ジャスコだけで新体操に取り組んでも限界があります。当時は新体操をやっている大学もクラブも少なく、みんなの力を結集するために競技団体の「全日本新体操クラブ連盟」(現・日本新体操連盟)を92年に設立しました。加盟クラブ104からの船出でしたが、今では580を超えて増え続けています。

世界新体操クラブ選手権はもともと、旧ユーゴスラビアのボスニア紛争のニュースを見て、窮地にある子供たちを支援するため企画したものです。旧ユーゴスラビアは新体操が盛んで、ブルガリアの留学時代に何度も訪れていました。

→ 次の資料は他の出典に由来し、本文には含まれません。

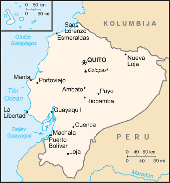 CIA Ecuador map, Croatina translation
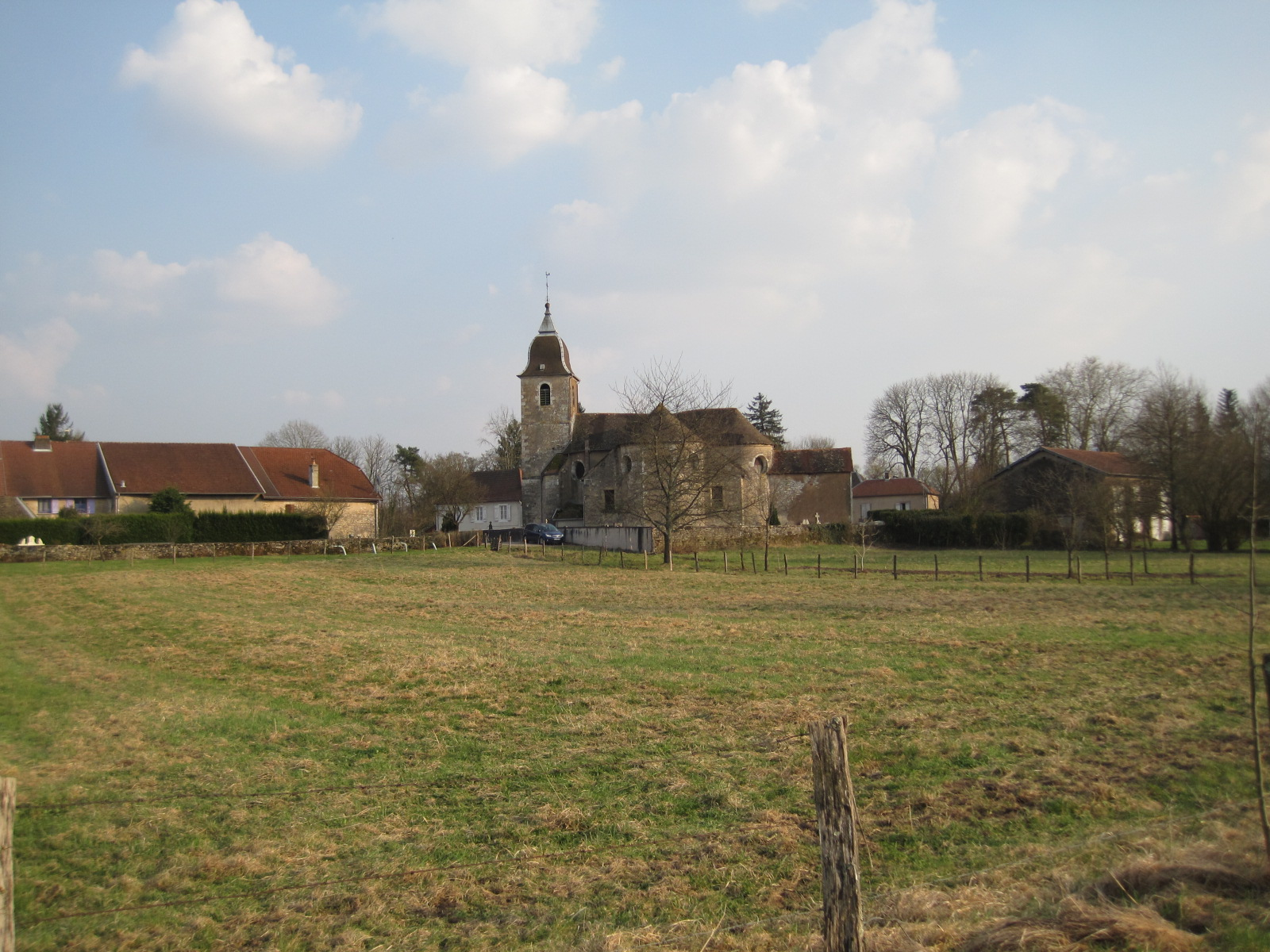 Eglise Saint-Maurice de Cirey-les-Bellevaux
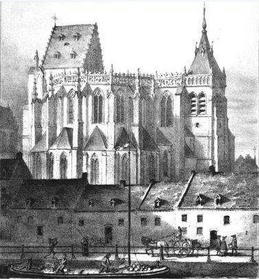 Collégiale Saint-Pierre de Lille
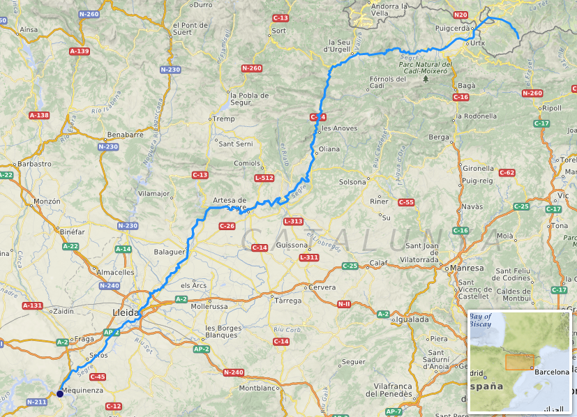 carte réalisée sur umap, [1] This map may be incomplete, and may contain errors. Don't rely solely on it for navigation.
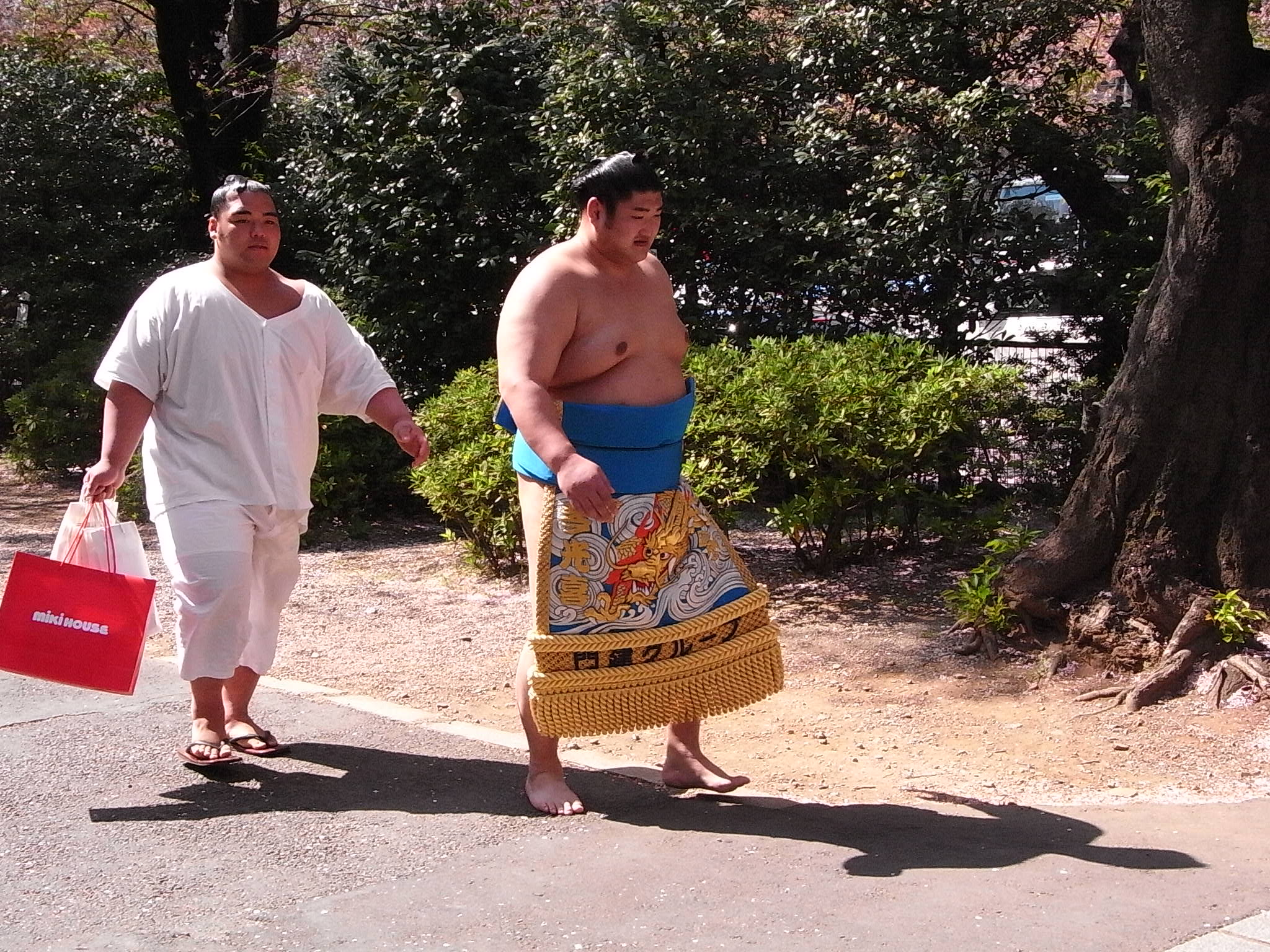 琴光喜啓司

国が崩壊しているので、そこで暮らすボスニア人とセルビア人は国の代表としては参加できません。しかし、クラブの代表としてなら出場できます。国際大会の場で、彼らが紛争を超えて握手できたら素晴らしいという思いもありました。

勤務先であるジャスコに冠スポンサーになってもらうとともに、「世界大会」を名乗るためスイスまで飛んで国際体操連盟と直談判し、第1回の開催にこぎ着けました。同大会の収益金の一部は今も、国連難民高等弁務官事務所(UNHCR)を通じ、世界で苦しむ難民の子供たちのために寄付されています。